Hunter Conference Marks a Return to In-Person Conferences

One thing that stood out at the recent May 2021 Hunter Conference at the Atlanta Marriott Marquis was that people are ready to travel, gather, and attend large-scale conferences again. The Marriott was ready, with attentive staff, well thought-out procedures, and a great experience all around. Kudos to both the Hunter Conference team and the Marriott team. It was a truly flawless event.
Rod Clough, MAI As to be expected, the prevalent theme was that leisure demand continues to drive the initial recovery, with corporate transient and meeting/group demand lagging, but one must wonder if meeting/group demand will bounce back quicker than anticipated given the rather last-minute popularity of this event. Multiple panels reported that small and mid-sized corporate group bookings are picking up, which will be a critical piece of the recovery story in the second half of 2021. Also highlighted was that travel would return to normal more quickly if/when companies quicken their return to the office and once normal in-classroom education resumes. Only time will tell, but if this conference was any indicator, meeting/group business will likely play a more important role in the early recovery of the industry than we might have expected. Forecasts presented by major firms aligned closely to HVS’s current projected trajectory, as illustrated below.
 
HVS U.S. Forecast Key Performance Indicators
Source: HVS
 
STR U.S. Forecast Key Performance Indicators
Source: STR 2021 © CoStar Realty Information, Inc. from Hunter Hotel Investment Conference
 
Both the shortage and rising cost of labor were top concerns that were highlighted by several panels and interviewees. These factors will inevitably influence the re-introduction of services, the elimination of services, and increased automation. These challenges are so real that some hotels have modified their reopenings by not opening full inventories and phasing in additional rooms based on management’s ability to rebuild the hotel’s operating team. In many instances, managers are working in line-level roles to “gap fill” where positions remain unfilled, while housekeeping is having to use weekday shifts to catch up from busy weekend nights; however, these realities cannot sustain a recovery. New ideas are starting to emerge, such as paying team members at the end of their shifts, working with new staffing services, and joining forces with local politicians to find solutions.
 
Mobile technology will remain a priority and, through automation, may reduce the need for some roles, which could lead to enhanced revenues with programmed methodologies for upselling to guests. Mobile technology can also improve communication between hotel staff and guests through texting platforms. We will need to keep a watchful eye on automation, as people and our face-to-face interactions with hotel staff are important drivers of hospitality. Ultimately, owners and management teams will need to drive real ADR increases, innovate to find new revenue sources, negotiate hard to reduce third-party booking fees, and embrace a new reality where associates are paid higher wages.
 
On the transactions side, the industry has realized a notable shift in interest and activity since the beginning of the second quarter.
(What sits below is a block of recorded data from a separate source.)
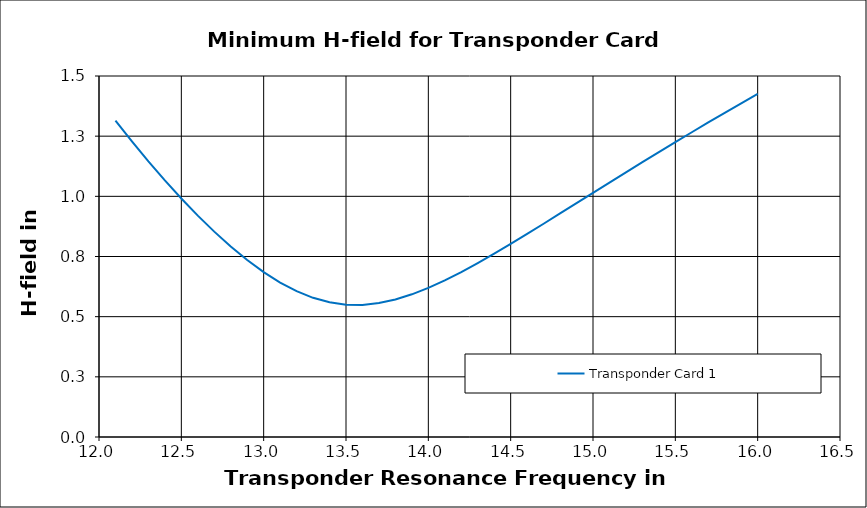
| Category | Transponder Card 1 |
|---|---|
| 12.1 | 1.315 |
| 12.2 | 1.228 |
| 12.3 | 1.145 |
| 12.4 | 1.066 |
| 12.5 | 0.991 |
| 12.6 | 0.92 |
| 12.7 | 0.853 |
| 12.8 | 0.792 |
| 12.9 | 0.735 |
| 13.0 | 0.685 |
| 13.1 | 0.642 |
| 13.2 | 0.606 |
| 13.3 | 0.578 |
| 13.4 | 0.56 |
| 13.5 | 0.55 |
| 13.6 | 0.549 |
| 13.7 | 0.556 |
| 13.8 | 0.571 |
| 13.9 | 0.593 |
| 14.0 | 0.62 |
| 14.1 | 0.651 |
| 14.2 | 0.685 |
| 14.3 | 0.723 |
| 14.4 | 0.762 |
| 14.5 | 0.802 |
| 14.6 | 0.844 |
| 14.7 | 0.886 |
| 14.8 | 0.929 |
| 14.9 | 0.972 |
| 15.0 | 1.014 |
| 15.1 | 1.057 |
| 15.2 | 1.1 |
| 15.3 | 1.142 |
| 15.4 | 1.184 |
| 15.5 | 1.225 |
| 15.6 | 1.266 |
| 15.7 | 1.307 |
| 15.8 | 1.347 |
| 15.9 | 1.386 |
| 16.0 | 1.425 |
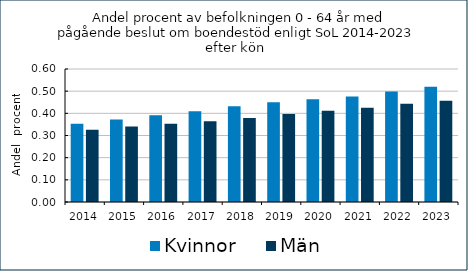
| Category | Kvinnor    | Män   |
|---|---|---|
| 2014.0 | 0.353 | 0.325 |
| 2015.0 | 0.372 | 0.341 |
| 2016.0 | 0.391 | 0.353 |
| 2017.0 | 0.409 | 0.364 |
| 2018.0 | 0.431 | 0.379 |
| 2019.0 | 0.45 | 0.397 |
| 2020.0 | 0.463 | 0.412 |
| 2021.0 | 0.476 | 0.425 |
| 2022.0 | 0.498 | 0.444 |
| 2023.0 | 0.519 | 0.457 |

There are certainly still more buyers than sellers, but favorable assets that are coming to market (those in leisure destinations or that are less dependent on larger-scale group bookings) are receiving multiple offers. Valuations are improving quickly, as the impacts of the pandemic have started to shift into the rearview mirror now that the path to recovery is clearer. While most buyers are still seeking a discount from 2019 pricing to account for the 2021–2023 recovery still ahead, some assets are so highly sought after that they will go under contract with almost no discount at all. Lending is returning as well, with local and regional banks diving back into the market, particularly on deals in markets they understand and with borrowers with whom they have a strong relationship. Banks are still pricing some premiums due to risk in the sector, but interest rates remain favorable even after the added premium. Furthermore, CMBS is back with favorable interest rates, but with higher debt yields that ultimately limit a transaction’s available loan size. We are likely to see a notable upward trajectory to closed hotel transactions in the second half of 2021 and into 2022 as a result.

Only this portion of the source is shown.